Introduced Vallisneria plants dominate much of the lake floor.

==Māori mythology==
A Māori myth surrounding the lake tells of a tupua couple, children of the fire gods. After quarreling and cursing Mahuika, the fire-goddess, their home on the mainland was destroyed by Matahoe, god of earthquakes and eruptions, on Mahuika's behalf. Lake Pupuke resulted from the destruction, while Rangitoto Island rose from the sea as their exile. The mists surrounding Rangitoto at certain times are considered the tears of the tupua couple for their former home.

==Human use==
Close to the Takapuna city centre, the lake is popular not only with wild birds (such as shags) but with picnickers, paddlers, kayakers, rowers, yachtsmen, divers, and windsurfers (lessons have been given on the lake). Free divers (no tanks) have practiced in the lake. College rowing crews use it. There have been boating races. and the Pupuke Boating Club operates there. Takapuna Boating Club hosts regattas.

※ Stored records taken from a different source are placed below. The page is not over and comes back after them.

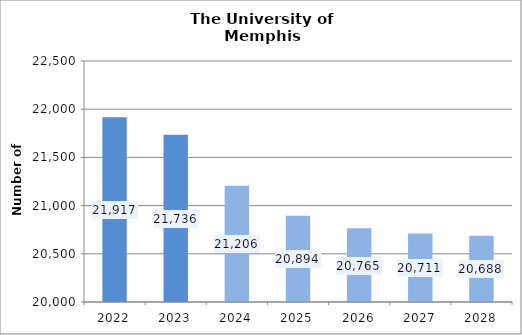
| Category | Series 0 |
|---|---|
| 2022.0 | 21917 |
| 2023.0 | 21736 |
| 2024.0 | 21206.107 |
| 2025.0 | 20893.775 |
| 2026.0 | 20764.811 |
| 2027.0 | 20711.407 |
| 2028.0 | 20688.022 |

The Auckland Dragon Boat Association runs an annual regionals race event on the lake, with 200m, 500m and 2 km races. The lake is the venue for Dragon Boat, Canoe sprints, Canoe marathon, and Waka Ama sprint racing within the Canoe Competition at the World Masters Games 2017 held in Auckland.

Lake Pupuke is suitable for swimming but is murky and contains thick vegetation, and there have been drownings. The lake has been tested for bacteria and generally meets safe swimming conditions.

In 2007, recreational fishing has become more prominent since rainbow trout were released into the lake from a fish hatchery. However, since there are no actual streams entering or leaving the lake, trout will not be able to reproduce naturally, and new trout will have to be released periodically. Other fish in the lake include tench, perch, rudd, and carp.

The crater wall has been quarried in several places, most intensely on the western side between Shea Terrace and Rangitira Avenue, where Smales Quarry continues to operate. A long thin lagoon called Quarry Lake has been formed there by flooding a former quarry area.

Lakeside real estate is expensive. Empty lakefront land is rare; one (almost 1,200-square meter) undeveloped parcel cost $2.7 million in 2008. Lake Pupuke is identified as a "high risk" area in the event of a tsunami, and a high-tech phone alert system was developed for North Shore residents in case of an emergency.